But even with that extended timeline, it wasn’t something you could afford to take lightly. Waiting too long always carries risks—witnesses forget details, evidence can get lost, and insurance companies may push back harder as time passes. Even with four years, acting quickly was always the smart choice.
After March 2023
For accidents that happened after the law changed in late March 2023, the statute of limitations has been cut in half—from four years to just two years. Here’s where things have shifted. Two years may feel like a long time, but when you’re recovering from injuries, dealing with medical bills, and juggling life, that clock ticks down fast.
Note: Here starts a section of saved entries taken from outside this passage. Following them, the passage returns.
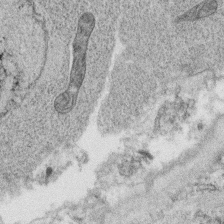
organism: C. elegans
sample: C. elegans oocyte; sperm cells
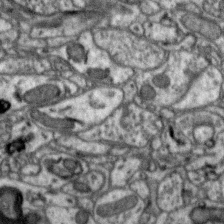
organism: Zebra finch
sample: Brain
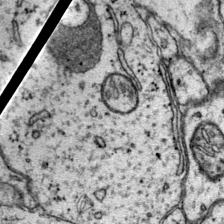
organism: Mouse
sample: Primary visual cortex
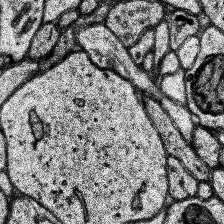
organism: Human
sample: Temporal Lobe
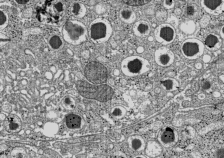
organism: C57BL Mouse
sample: Pancreatic islet
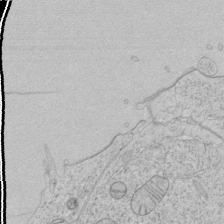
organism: Human
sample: Mitochondria in HCT116 cells
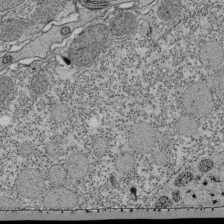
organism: Tetrahymena
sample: Cilia in tetrahymena
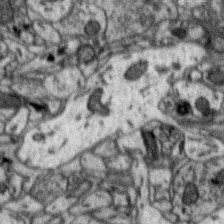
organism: Zebra finch
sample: Brain
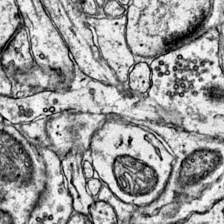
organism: Mouse
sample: Primary visual cortex
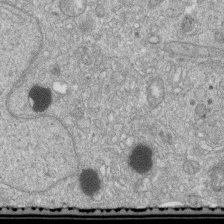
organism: Human
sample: HeLa cell HIV synapse
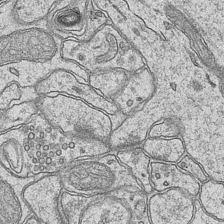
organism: Mouse
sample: CA1 Hippocampus
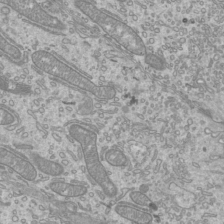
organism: Mouse
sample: Cilia; mouse epididymis
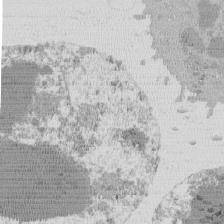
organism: Mouse
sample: Activated Pmel transgenic CD8+ T Cells
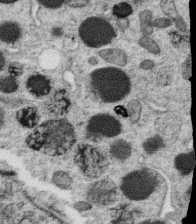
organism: C. elegans
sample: C. elegans oocyte; sperm cells
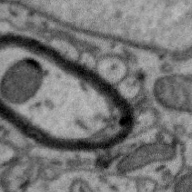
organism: Zebra finch
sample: Brain
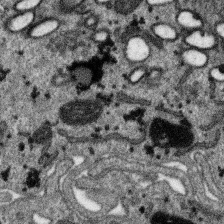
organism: Human
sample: Lung epithelial cells infected with SARS-CoV-2
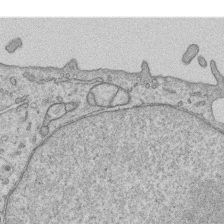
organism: Human
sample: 1205lu cells
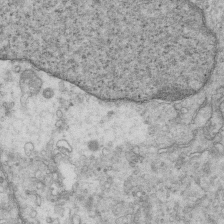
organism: Mouse
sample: Multiciliated cells
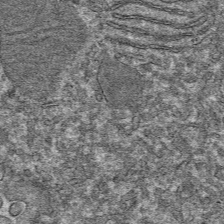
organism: Mouse
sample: Mouse hepatocytes
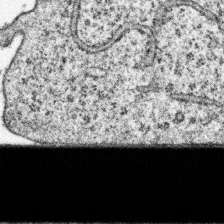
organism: Human
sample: HeLa cells
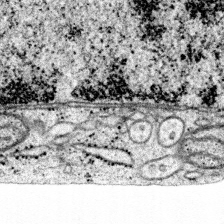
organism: Human
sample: HeLa cells
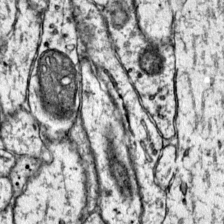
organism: Mouse
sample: Primary visual cortex
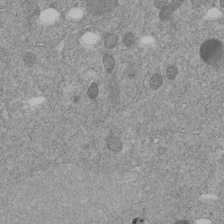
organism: C. elegans
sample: C. elegans embryo early stage
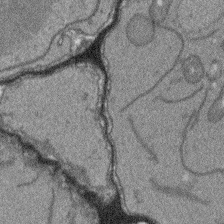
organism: Arabidopsis thaliana
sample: Root tip
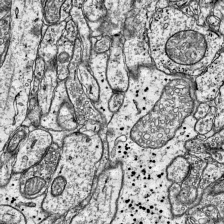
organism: Mouse
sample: Visual Cortex
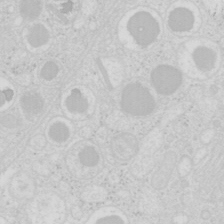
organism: Mouse
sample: Pancreas

This change means there’s much less room for delays or mistakes. If you miss that two-year deadline, you lose your right to file a lawsuit—no exceptions. That’s why it’s more important than ever to seek legal representation early, preserving your ability to pursue compensation.
The change to Florida’s statute of limitations isn’t just a small tweak—it’s a major shift that directly impacts your ability to recover after an auto accident. Let’s break it down.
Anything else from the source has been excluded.